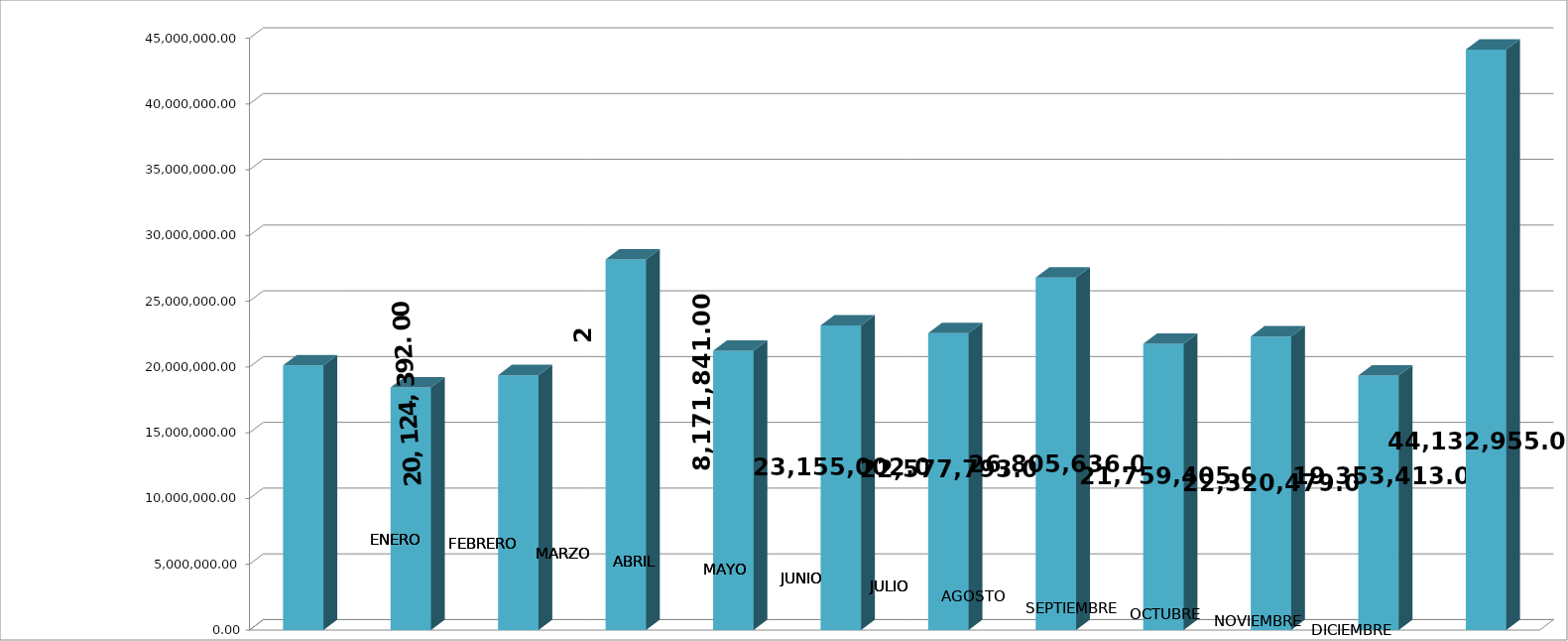
| Category | Series 0 |
|---|---|
| 0 | 20124392 |
| 1 | 18439004 |
| 2 | 19379017 |
| 3 | 28171841 |
| 4 | 21238346 |
| 5 | 23155002 |
| 6 | 22577793 |
| 7 | 26805636 |
| 8 | 21759405 |
| 9 | 22320479 |
| 10 | 19353413 |
| 11 | 44132955 |
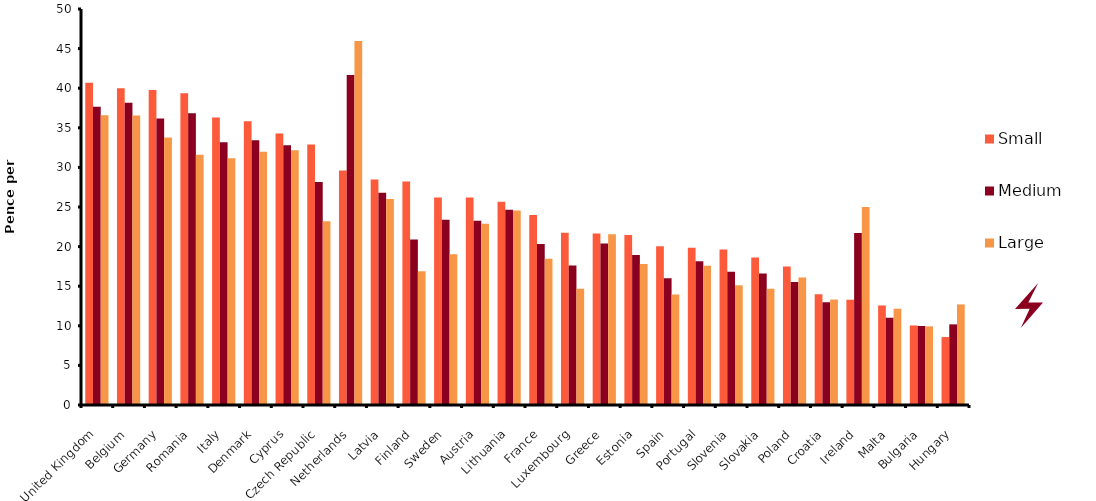
| Category | Small | Medium | Large |
|---|---|---|---|
| United Kingdom | 40.698 | 37.666 | 36.585 |
| Belgium | 39.986 | 38.153 | 36.557 |
| Germany | 39.785 | 36.18 | 33.768 |
| Romania | 39.373 | 36.829 | 31.584 |
| Italy | 36.285 | 33.172 | 31.163 |
| Denmark | 35.838 | 33.426 | 31.987 |
| Cyprus | 34.285 | 32.794 | 32.163 |
| Czech Republic | 32.9 | 28.172 | 23.208 |
| Netherlands | 29.593 | 41.662 | 45.968 |
| Latvia | 28.479 | 26.786 | 25.997 |
| Finland | 28.207 | 20.901 | 16.875 |
| Sweden | 26.207 | 23.401 | 19.024 |
| Austria | 26.207 | 23.269 | 22.883 |
| Lithuania | 25.672 | 24.664 | 24.55 |
| France | 23.988 | 20.322 | 18.454 |
| Luxembourg | 21.761 | 17.612 | 14.674 |
| Greece | 21.647 | 20.392 | 21.568 |
| Estonia | 21.462 | 18.945 | 17.787 |
| Spain | 20.05 | 15.989 | 13.937 |
| Portugal | 19.857 | 18.165 | 17.586 |
| Slovenia | 19.629 | 16.814 | 15.112 |
| Slovakia | 18.629 | 16.595 | 14.682 |
| Poland | 17.472 | 15.516 | 16.095 |
| Croatia | 13.99 | 12.981 | 13.314 |
| Ireland | 13.288 | 21.726 | 25.015 |
| Malta | 12.569 | 11.016 | 12.148 |
| Bulgaria | 10.043 | 9.973 | 9.929 |
| Hungary | 8.578 | 10.183 | 12.7 |
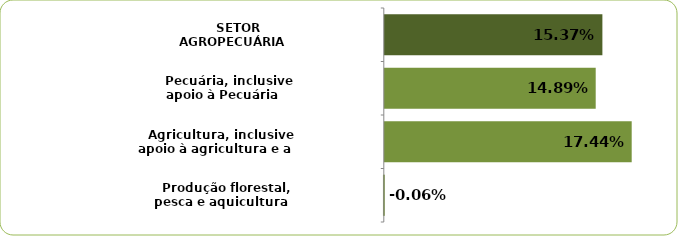
| Category | Series 0 |
|---|---|
|    Produção florestal, pesca e aquicultura | -0.001 |
|    Agricultura, inclusive apoio à agricultura e a pós-colheita | 0.174 |
|    Pecuária, inclusive apoio à Pecuária | 0.149 |
|    SETOR AGROPECUÁRIA | 0.154 |
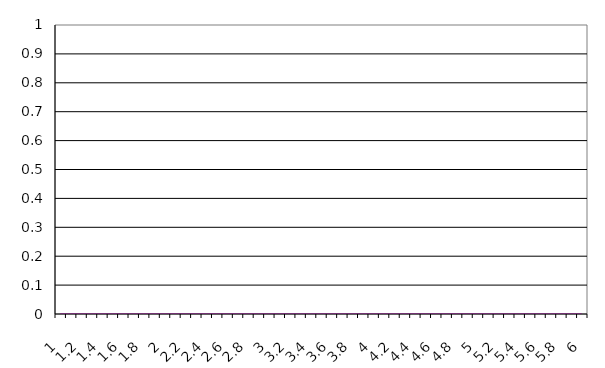
| Category | Series 0 |
|---|---|
| 1.0 | 0 |
| 1.1 | 0 |
| 1.2000000000000002 | 0 |
| 1.3000000000000003 | 0 |
| 1.4000000000000004 | 0 |
| 1.5000000000000004 | 0 |
| 1.6000000000000005 | 0 |
| 1.7000000000000006 | 0 |
| 1.8000000000000007 | 0 |
| 1.9000000000000008 | 0 |
| 2.000000000000001 | 0 |
| 2.100000000000001 | 0 |
| 2.200000000000001 | 0 |
| 2.300000000000001 | 0 |
| 2.4000000000000012 | 0 |
| 2.5000000000000013 | 0 |
| 2.6000000000000014 | 0 |
| 2.7000000000000015 | 0 |
| 2.8000000000000016 | 0 |
| 2.9000000000000017 | 0 |
| 3.0000000000000018 | 0 |
| 3.100000000000002 | 0 |
| 3.200000000000002 | 0 |
| 3.300000000000002 | 0 |
| 3.400000000000002 | 0 |
| 3.500000000000002 | 0 |
| 3.6000000000000023 | 0 |
| 3.7000000000000024 | 0 |
| 3.8000000000000025 | 0 |
| 3.9000000000000026 | 0 |
| 4.000000000000003 | 0 |
| 4.100000000000002 | 0 |
| 4.200000000000002 | 0 |
| 4.300000000000002 | 0 |
| 4.400000000000001 | 0 |
| 4.500000000000001 | 0 |
| 4.6000000000000005 | 0 |
| 4.7 | 0 |
| 4.8 | 0 |
| 4.8999999999999995 | 0 |
| 4.999999999999999 | 0 |
| 5.099999999999999 | 0 |
| 5.199999999999998 | 0 |
| 5.299999999999998 | 0 |
| 5.399999999999998 | 0 |
| 5.499999999999997 | 0 |
| 5.599999999999997 | 0 |
| 5.699999999999997 | 0 |
| 5.799999999999996 | 0 |
| 5.899999999999996 | 0 |
| 5.999999999999996 | 0 |
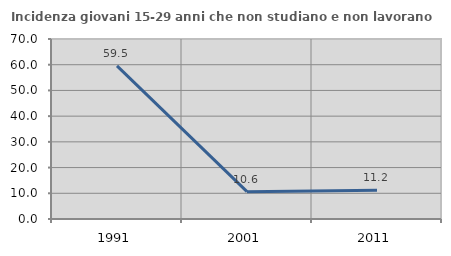
| Category | Incidenza giovani 15-29 anni che non studiano e non lavorano  |
|---|---|
| 1991.0 | 59.539 |
| 2001.0 | 10.638 |
| 2011.0 | 11.18 |
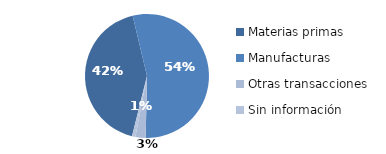
| Category | Series 0 |
|---|---|
| Materias primas | 1372.765 |
| Manufacturas | 1750.253 |
| Otras transacciones | 86.315 |
| Sin información | 28.565 |
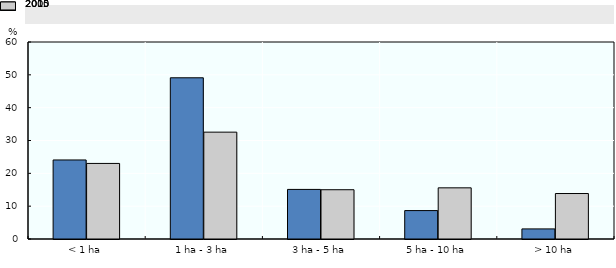
| Category | 2000 | 2015 |
|---|---|---|
| < 1 ha | 24.072 | 23.017 |
| 1 ha - 3 ha | 49.098 | 32.543 |
| 3 ha - 5 ha | 15.101 | 15.007 |
| 5 ha - 10 ha | 8.653 | 15.583 |
| > 10 ha | 3.076 | 13.849 |
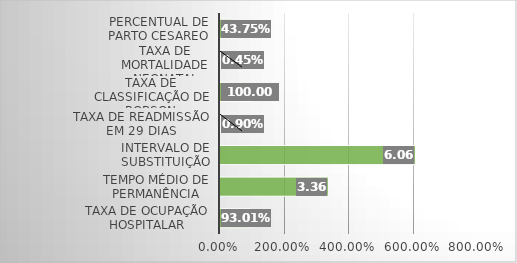
| Category | Series 0 |
|---|---|
| Taxa de Ocupação Hospitalar | 0.93 |
| Tempo Médio de permanência | 3.36 |
| Intervalo de substituição | 6.06 |
| Taxa de readmissão em 29 dias | 0.009 |
| Taxa de classificação de Robson | 1 |
| Taxa de mortalidade neonatal | 0.004 |
| Percentual de parto cesareo | 0.438 |

--------------------------------

§ Task description:
Determine how many lines in the listing above hold the word "apoio", and reply with that number only.

§ Result of this exercise:
2